V.I. Levin MODELS OF OPTIMIZATION SYSTEMS IN CONDITIONS OF INTERVAL UNCERTAINTY

The numerous application tasks of optimization, decision making, handle, control, measurement etc. in conditions is inexact of known parameters of investigated systems result in operations with numbers given as intervals of possible values, i.e. with interval numbers (IN). Thus above IN it is necessary to execute not only algebraic operations: addition, subtraction, multiplying, division [1], but also to compare them to the help of the ratioes. In operation the system of matchings IN, based on the entered axioms similar to the appropriate axioms of matching of material numbers is constructed. It gives sets of the ratioes IN, similar to the ratioes of material numbers and having the same properties It opens path to solution of the above-stated tasks. Our approach to these tasks is oriented not to any one combination of values of parameters of the system inside appropriate intervals (worst combination with the pessimistic strategy, best - with optimistic, expected with probability), and on all set of possible values of parameters. According to it IN are considered as set of material numbers, the subjects to matching under the ratioes - are more, less, it is more or equally etc. However to compare directly IN under some ratio on the basis of that, whether there are in this respect numbers, included in them, it is impossible, as one pairs numbers can be in this respect, and others - is not present. Therefore matching IN under some ratio P we execute indirectly, substituting this ratio in the equivalent operation allowing to select from compared IN what should stand at the left (on the right) from P. This operation is entered as theoretical-multiple generalization of appropriate operation above material numbers taken in conditions, when these numbers run sets of all possible values inside appropriate IN. For example operation of a capture of a maximum IN A and B, equivalent to the ratio « is more or equally » between them:

Thus, if , IN A it is more or equally IN B. The matching IN A and B under the given ratio is thus executed. The detailed researches have shown [2, 3]: IN are equal only if their low bounds are equal and their high bounds are equal; IN A one boundary A - lower or upper - more appropriate boundary B is more IN B only if even, thus the second boundary A should be more or equal of the same boundary B; IN A the low bound A is more or equally IN B only more if or is equal low bounds B, and the high bound A more or is equal high bounds B; IN A the low bound A less low bound B or high bound A less high bound B or A = B is no more IN B only if; IN A and B are not comparable under the ratio « more or equally » only if the interval A covers an interval B or on the contrary; In the system IN some IN A - maximum (minimum) only if the low bound A is a maximum (minimum) of low bounds all IN, and high bound A - maximum (minimum) of high bounds all IN. These results make a mathematical basis for solution of the mentioned above application tasks with is inexact known parameters given to within intervals.

1. 
   Alefeld G., Hercberger U., Introduction to interval calculations. - M.: Mir, 1987.
   
2. 
   V.I. Levin. Discrete optimization in conditions of interval uncertainty // Avtomatika i telemehanika. - 1992. -¹ 7.
   
3. 
   V.I. Levin. The theory of matching and optimization of interval values and it application in the tasks of measurement // Izmeritelnaja tehnika. - 1998. - ¹ 5.
   

O.V.Krasko VERBAL SCALES FOR ANALYTIC HIERARCHY PROCESS:

MEANING, COMPREHENSION, TRANSITIVITY

The Analytic Hierarchy Process (AHP) is well known as a practical systematic approach for decision making. It allows to rank alternatives with ratio scale but decision–makers’ (DMs) preferences may be given with a verbal scale. This kind of scales can be successfully used either for individual and group decision.

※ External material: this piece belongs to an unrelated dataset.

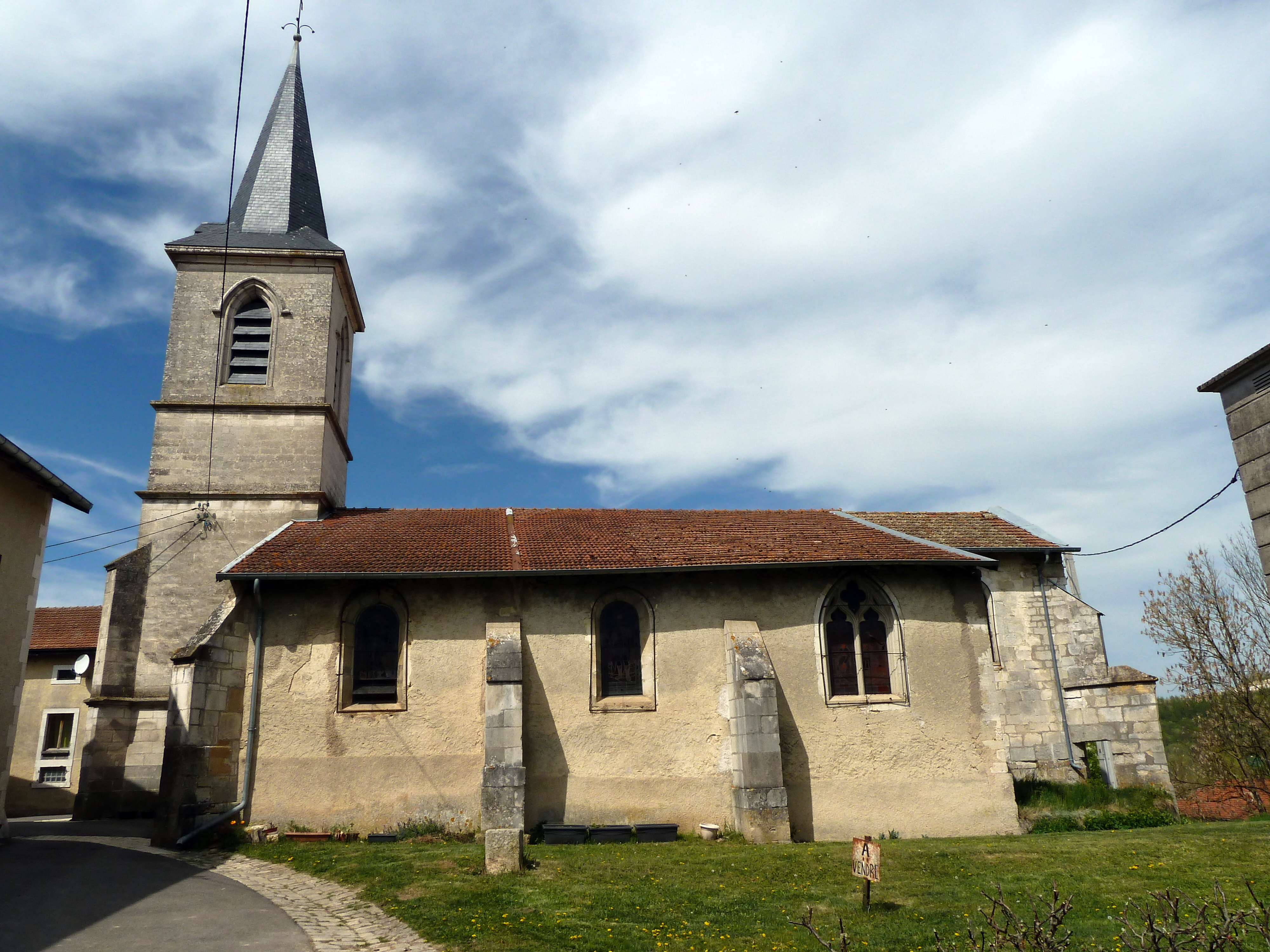 Ugny-sur-Meuse église

The different kind of scales can be used by a DM to make parawise comparisons or direct judgments. For verbal scale it can be point two sides: the numeric interpretation and the substantive interpretation. To offer a DM any kind of verbal scale we must be sure that a DM understand the correspondence between numbers and sound behind the scale values.

This paper considers verbal scales and their numeric and meaningful interpretation for AHP: 1-9 numeric scale by Saaty (1980), the geometric scale by Finan and Hurley (1999) and other similar scales (Lootsma, 1996) . The underlying DM’s notions by using different kind of verbal scales are inspected.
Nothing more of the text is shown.